Capstone Projects

Topic Modeling and Feature Extraction of Medical School Admissions Essays

Program: Data Science Master's
Location: Minnesota (onsite)
Student: Jackie Dockendorf

A lot of structured and unstructured data is created throughout the different stages of the medical education continuum. Still, much of the unstructured data does not get used as frequently as structured data in research. Unstructured text data cannot be used in its raw format in most traditional statistical and machine learning analyses. Text must be transformed before it can be used for this purpose.

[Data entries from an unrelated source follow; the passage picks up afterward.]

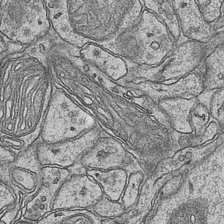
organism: Mouse
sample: CA1 Hippocampus
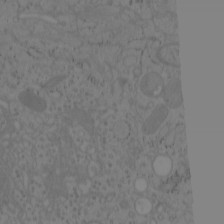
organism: Human
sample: HeLa cells
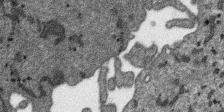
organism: Human
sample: Lung epithelial cells infected with SARS-CoV-2
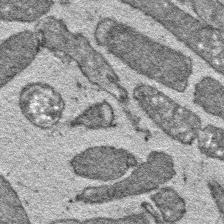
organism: E. coli
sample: E. Coli Bacteria
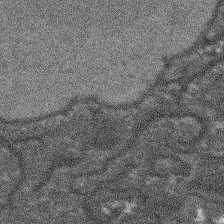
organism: Arabidopsis thaliana
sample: Root tip
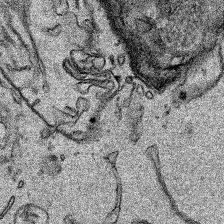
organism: Human
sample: Mitochondria in HCT116 cells
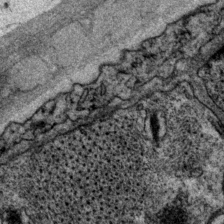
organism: P. pacificus
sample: Pharynx
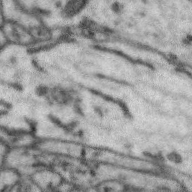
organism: Zebra finch
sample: Brain
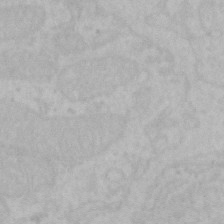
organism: Mouse
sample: Choroid plexus
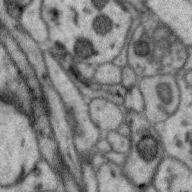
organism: Zebra finch
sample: Brain
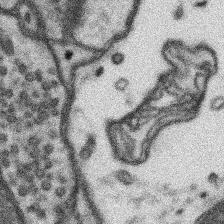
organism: Mouse
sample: Somatosensory cortex neuropil
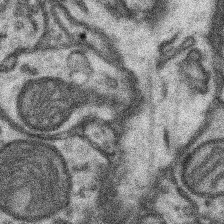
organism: Mouse
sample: Somatosensory cortex neuropil
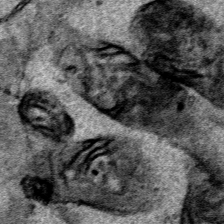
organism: Human
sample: Mitochondria in HCT116 cells
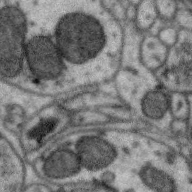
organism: Zebra finch
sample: Brain
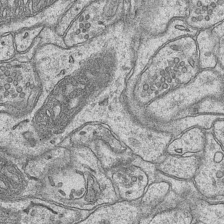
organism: Mouse
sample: CA1 Hippocampus
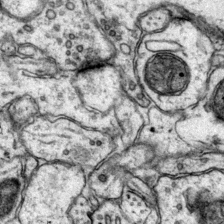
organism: Mouse
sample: Primary visual cortex
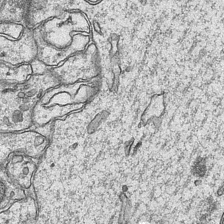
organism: Mouse
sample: CA1 Hippocampus
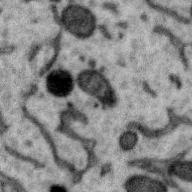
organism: Zebra finch
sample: Brain
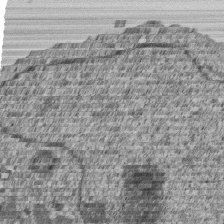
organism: Human
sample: MDA-MB-231 cells
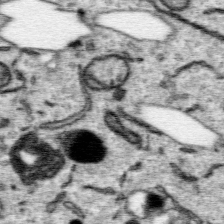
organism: Human
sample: HeLa cells
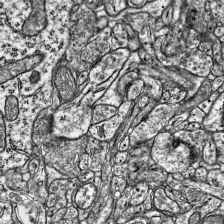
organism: Mouse
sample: Visual Cortex
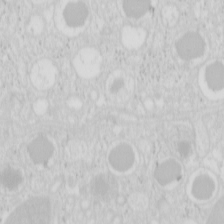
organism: Mouse
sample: Pancreas
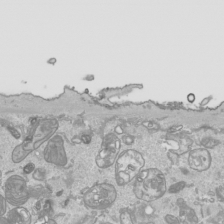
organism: Human
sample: Mitochondria in HCT116 cells
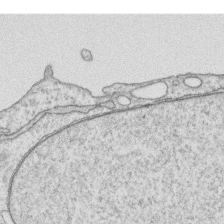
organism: Human
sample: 1205lu cells
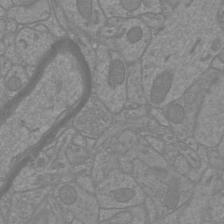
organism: Mouse
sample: Cortical neurons
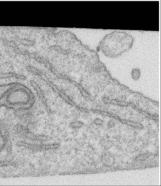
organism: Human
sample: Centriole in RPE cells
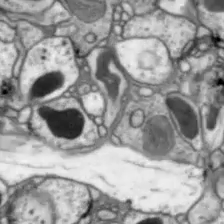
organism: Drosophila
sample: Optic lobe
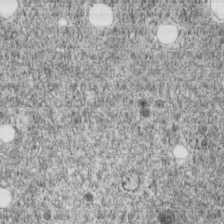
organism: C. elegans
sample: C. elegans embryo early stage

A review of the literature found previous works that used higher education admissions essays for thematic, text mining, and computational linguistic analyses. It also found works that used the output of similar analyses to predict different types of outcomes. This paper discusses how a set of features were extracted from 1361 medical school admissions personal statement essays. The purpose was to create something from otherwise unstructured text data that could be linked to student, clinical, and workforce outcomes. Methods used include natural language processing techniques and unsupervised machine learning based topic modeling methods, including Latent Dirichlet Allocation and Non-Negative Matrix Factorization. A topic model was created with interpretable topics, which gave insight into the contents of the personal statements. The model was applied to the dataset of essays to create a feature vector that was exported. The results of the analysis have the potential to be used as input in other studies, and the methods used could be replicated for similar unstructured text data.